# How do I solve this exponential equation problem?

May 17, 2018

#### Explanation:

The first question asks for $P \left(13\right)$:

$P \left(13\right) = 147 {\left(1 + 0.0151\right)}^{13}$

$P \left(13\right) \approx 178.62 \text{ million}$

The second question asks for $P \left(20\right)$

$P \left(20\right) = 147 {\left(1 + 0.0151\right)}^{20}$

$P \left(20\right) \approx 198.38 \text{ million}$

For the third question, the population equal to 2 billion translates into setting $P \left(t\right) = 2000$ and then solving for t:

$2000 = 147 {\left(1 + 0.0151\right)}^{t}$

$\frac{2000}{147} = {\left(1 + 0.0151\right)}^{t}$

$\ln \left({\left(1 + 0.0151\right)}^{t}\right) = \frac{2000}{147}$

$t = \frac{2000}{147 \ln \left(1 + 0.0151\right)}$

$t = 907.8$

The year will be $2907$.

May 17, 2018

1) $178.621 \text{ million people}$
2) $198.378 \text{ million people}$
3) The year will be 2052.

#### Explanation:

To emphasize, $P \left(t\right)$ measures population in millions, and t represents the number of years since 2000.

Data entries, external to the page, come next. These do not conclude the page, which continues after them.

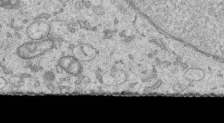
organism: Human
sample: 1205lu cells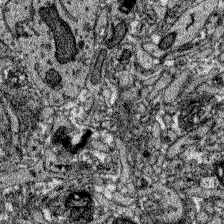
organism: Zebrafish
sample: Larval olfactory bulb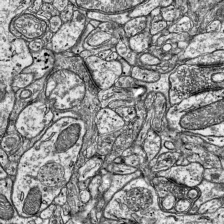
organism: Mouse
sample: Visual Cortex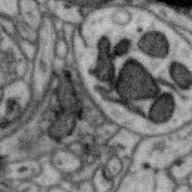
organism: Zebra finch
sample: Brain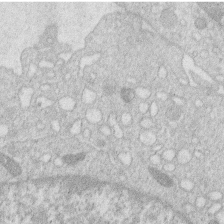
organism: Human
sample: Macrophage cells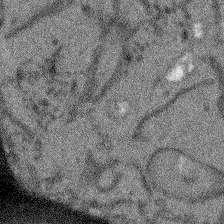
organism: Arabidopsis thaliana
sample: Root tip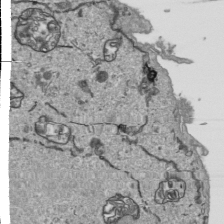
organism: Human
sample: Mitochondria in HCT116 cells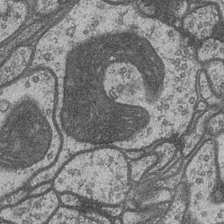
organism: Drosophila
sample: Optic medulla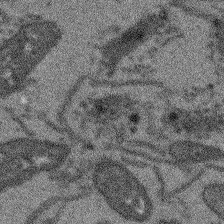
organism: Arabidopsis thaliana
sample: Root tip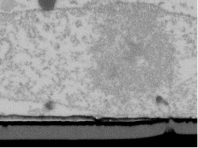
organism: Human
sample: U2-OS cells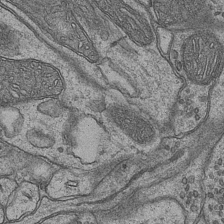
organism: Mouse
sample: CA1 Hippocampus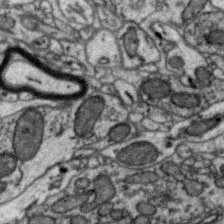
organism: Zebra finch
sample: Brain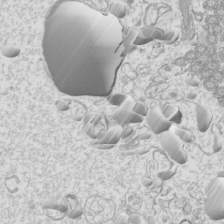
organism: Mouse
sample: Cilia; mouse epididymis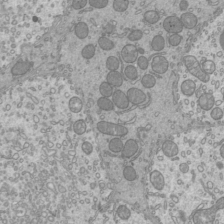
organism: Mouse
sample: Cilia; mouse epididymis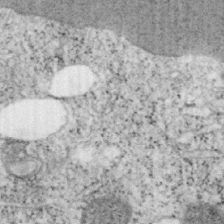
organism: Mouse
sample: OT-I killer T cells with ID8 ovarian cancer cells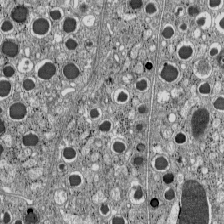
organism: C57BL Mouse
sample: Pancreatic islet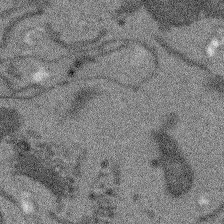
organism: Arabidopsis thaliana
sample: Root tip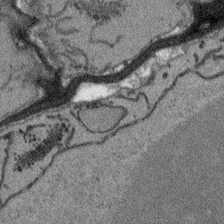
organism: Arabidopsis thaliana
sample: Root tip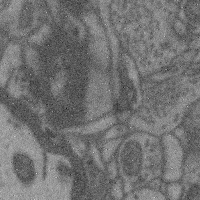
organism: Mouse
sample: Cerebral cortex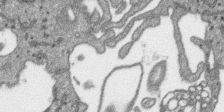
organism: Human
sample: Lung epithelial cells infected with SARS-CoV-2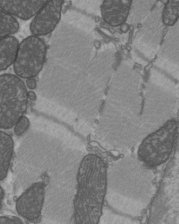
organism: C57BL Mouse
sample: Heart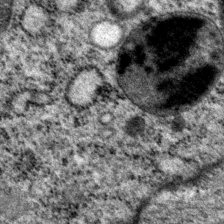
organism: P. pacificus
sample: Pharynx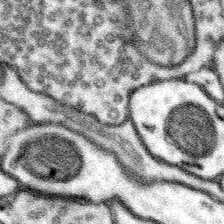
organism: Mouse
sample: Somatosensory cortex neuropil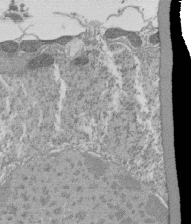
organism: Tetrahymena
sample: Cilia in tetrahymena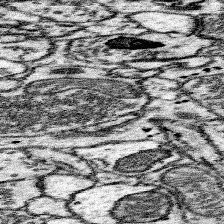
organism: Mouse
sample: Somatosensory cortex neuropil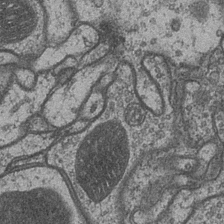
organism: Drosophila
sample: Optic medulla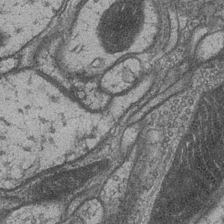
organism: Drosophila
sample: Optic medulla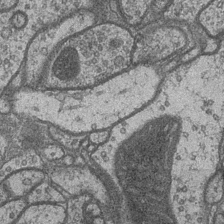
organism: Drosophila
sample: Optic medulla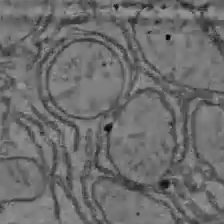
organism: C57BL Mouse
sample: Liver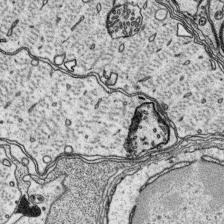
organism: Platynereis dumerilii
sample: Parapodia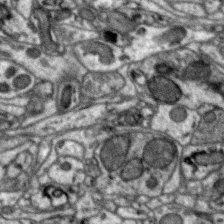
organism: Zebra finch
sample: Brain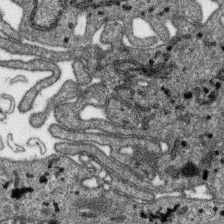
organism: Human
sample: Lung epithelial cells infected with SARS-CoV-2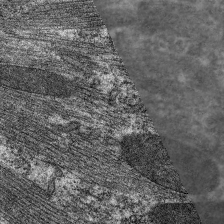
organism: C. elegans
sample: Pharynx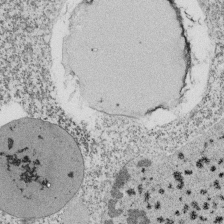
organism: Tetrahymena
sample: Cilia in tetrahymena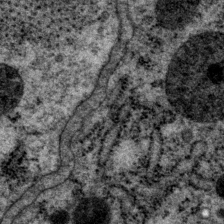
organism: P. pacificus
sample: Pharynx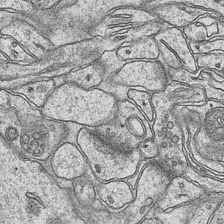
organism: Mouse
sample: CA1 Hippocampus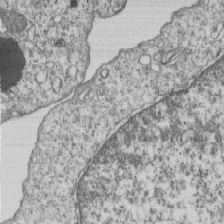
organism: Human
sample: MDA-MB-231 cells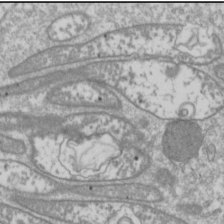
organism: Drosophila
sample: Cell division; meiosis; drosophila spermatocytes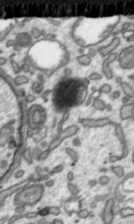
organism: Toxoplasma gondii
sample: Parasites in a vacuole inside a host cell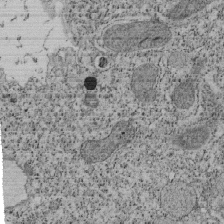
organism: Tetrahymena
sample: Cilia in tetrahymena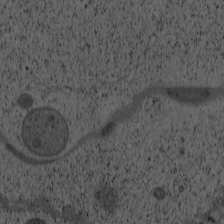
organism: African green monkey
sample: COS-7 cells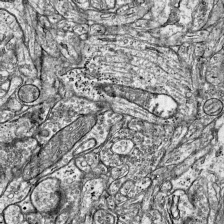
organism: Mouse
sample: Visual Cortex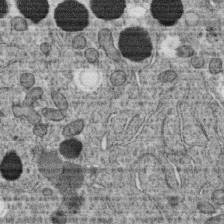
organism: C. elegans
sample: C. elegans oocyte; sperm cells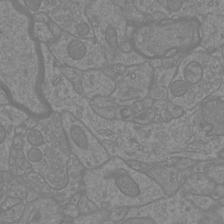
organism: Mouse
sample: Cortical neurons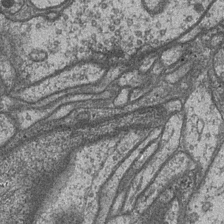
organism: Drosophila
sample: Optic medulla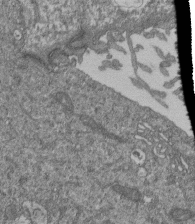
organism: Human
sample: Retinal organoid Rod and Cone cells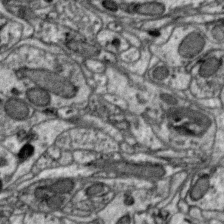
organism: Zebra finch
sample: Brain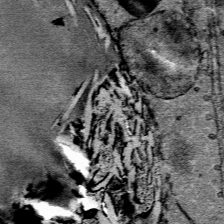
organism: Mouse
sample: Mouse Salivary gland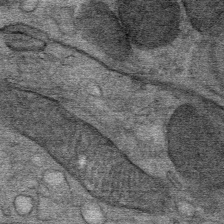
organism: Mouse
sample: Mouse Salivary gland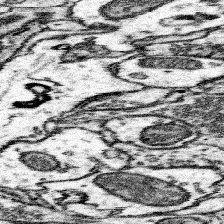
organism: Mouse
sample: Somatosensory cortex neuropil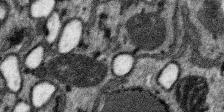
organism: Human
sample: Lung epithelial cells infected with SARS-CoV-2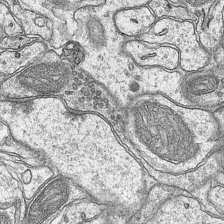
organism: Mouse
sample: CA1 Hippocampus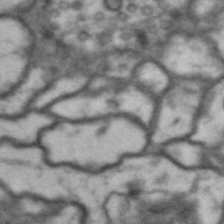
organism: Drosophila
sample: Brain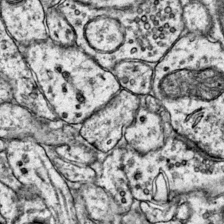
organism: Mouse
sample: Primary visual cortex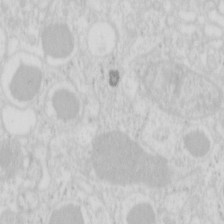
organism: Mouse
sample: Pancreas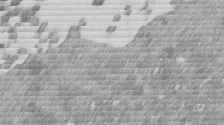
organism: Mouse
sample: Dividing mouse embryo 1 cell stage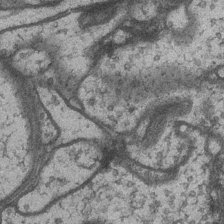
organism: Drosophila
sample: Optic medulla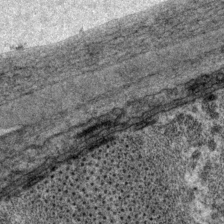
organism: P. pacificus
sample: Pharynx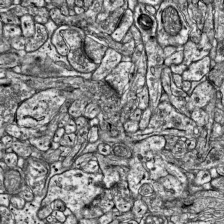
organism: Mouse
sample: Visual Cortex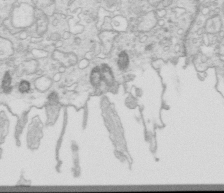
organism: Mouse
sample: Multiciliated cells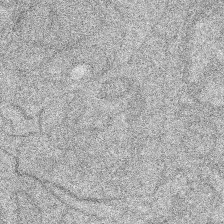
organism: Zebrafish
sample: Cilia; retinal pigment epithelium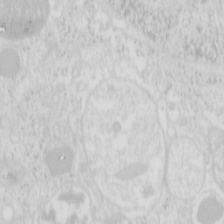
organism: Mouse
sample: Pancreas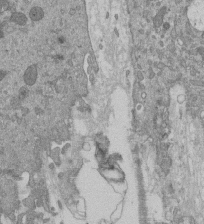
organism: Mouse
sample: ED-1 cell nuclei; centrioles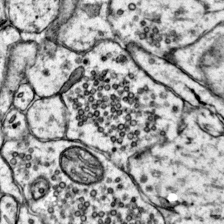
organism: Mouse
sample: Primary visual cortex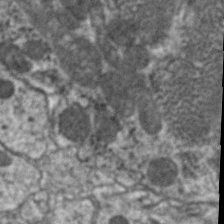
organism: C. elegans
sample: Pharynx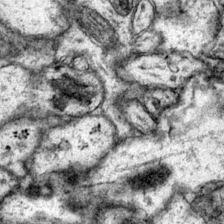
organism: Mouse
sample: Primary visual cortex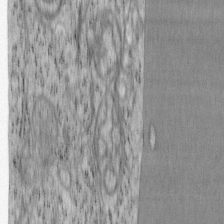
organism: Human
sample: HeLa cells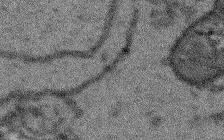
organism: Arabidopsis thaliana
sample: Root tip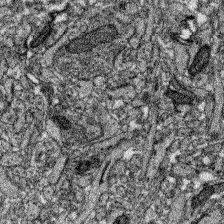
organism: Zebrafish
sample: Larval olfactory bulb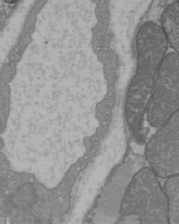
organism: C57BL Mouse
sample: Heart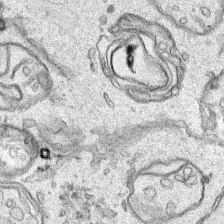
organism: Human
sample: Mitochondria in HCT116 cells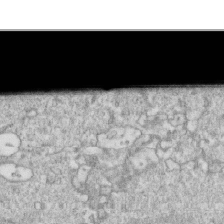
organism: Mouse
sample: Activated OT-1 CD8+ T cells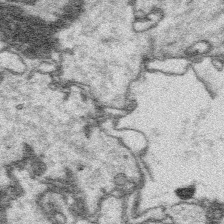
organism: Platynereis dumerilii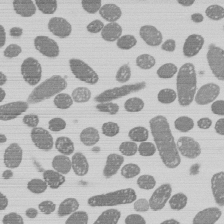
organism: E. coli
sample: Bacterial nucleoid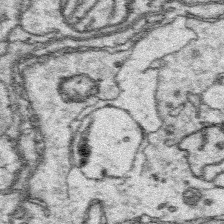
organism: Platynereis dumerilii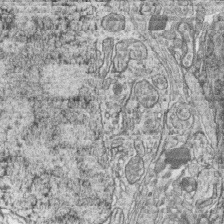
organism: Zebrafish
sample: synaptic ribbons in rod cells and cone cells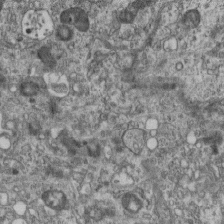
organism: Mouse
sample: Centriole in ependymal cells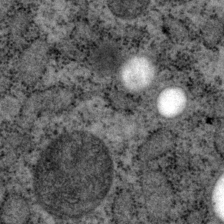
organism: P. pacificus
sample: Pharynx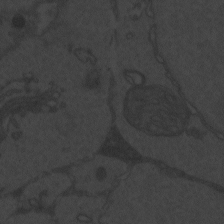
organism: Zebrafish
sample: Macrophage infected with Toxoplasma gondii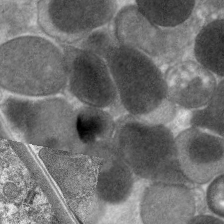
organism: C. elegans
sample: Pharynx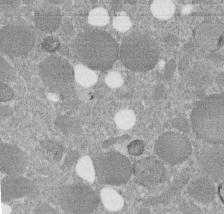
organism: C. elegans
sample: C. elegans embryo early stage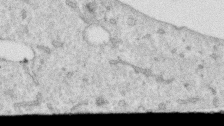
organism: Human
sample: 1205lu cells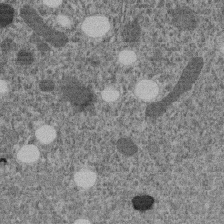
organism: C. elegans
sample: C. elegans embryo early stage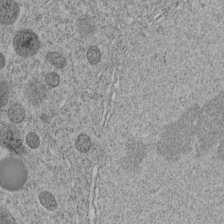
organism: C. elegans
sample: C. elegans embryo early stage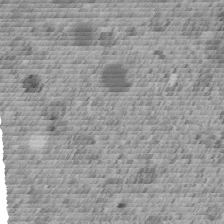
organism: C. elegans
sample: C. elegans embryo early stage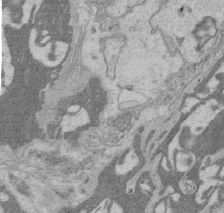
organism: Rat
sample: Salivary granule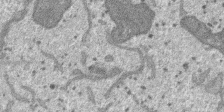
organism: Human
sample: Lung epithelial cells infected with SARS-CoV-2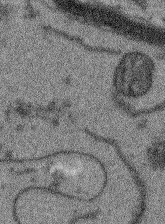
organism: Arabidopsis thaliana
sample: Root tip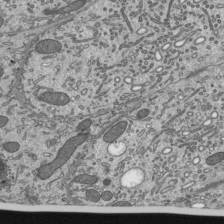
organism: Mouse
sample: Mouse epididymis efferent ductule cilia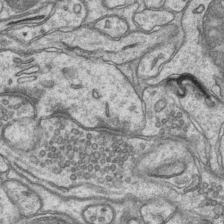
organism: Mouse
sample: CA1 Hippocampus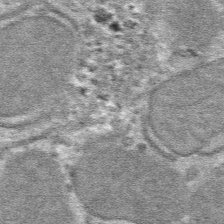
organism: Mouse
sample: Mouse hepatocytes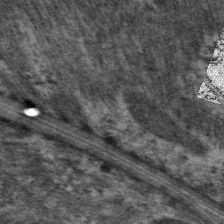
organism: C. elegans
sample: Pharynx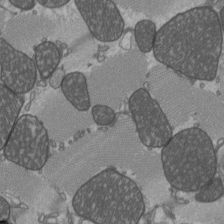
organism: C57BL Mouse
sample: Heart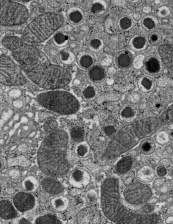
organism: C57BL Mouse
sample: Pancreatic islet

$P \left(t\right) = 147 {\left(1 + .0151\right)}^{t}$
$P \left(t\right) = 147 {\left(1.0151\right)}^{t}$

Plug in values:

1) The problem asks about the year 2013, which is $\textcolor{b l u e}{13}$ years after the year 2000.

$P \left(\textcolor{b l u e}{13}\right) = 147 {\left(1.0151\right)}^{\textcolor{b l u e}{13}}$

$P \left(13\right) = 178.620827 \text{ million people}$

2) The year 2020 is $\textcolor{b l u e}{20}$ years after the year 2000.

$P \left(\textcolor{b l u e}{20}\right) = 147 {\left(1.0151\right)}^{\textcolor{b l u e}{20}}$

$P \left(20\right) = 198.378175 \text{ million people}$

3) Set 2 billion people equal to $P \left(t\right)$. Recall that $P \left(t\right)$ measures in millions. $\textcolor{g r e e n}{2 \text{ billion" = 2,000" million}}$

$2 , 000 = 147 {\left(1.051\right)}^{t}$

${1.051}^{t} = \frac{2 , 000}{147}$

$t = {\log}_{1.051} \left(\frac{2 , 000}{147}\right)$

$t = 52.48$

$\text{Year } = 2000 + 52.48 = 2052$

The year will be 2052.

Note: If you have only a scientific calculator that can perform logarithms on only base $e$ or base $10$, use the logarithm change of base formula ${\log}_{b} \left(x\right) = {\log}_{a} \frac{x}{\log} _ a \left(b\right)$, so

${\log}_{1.051} \left(\frac{2 , 000}{147}\right) = \frac{{\log}_{a} \left(\frac{2000}{147}\right)}{{\log}_{a} \left(1.051\right)}$

where $a$ is whatever base you choose.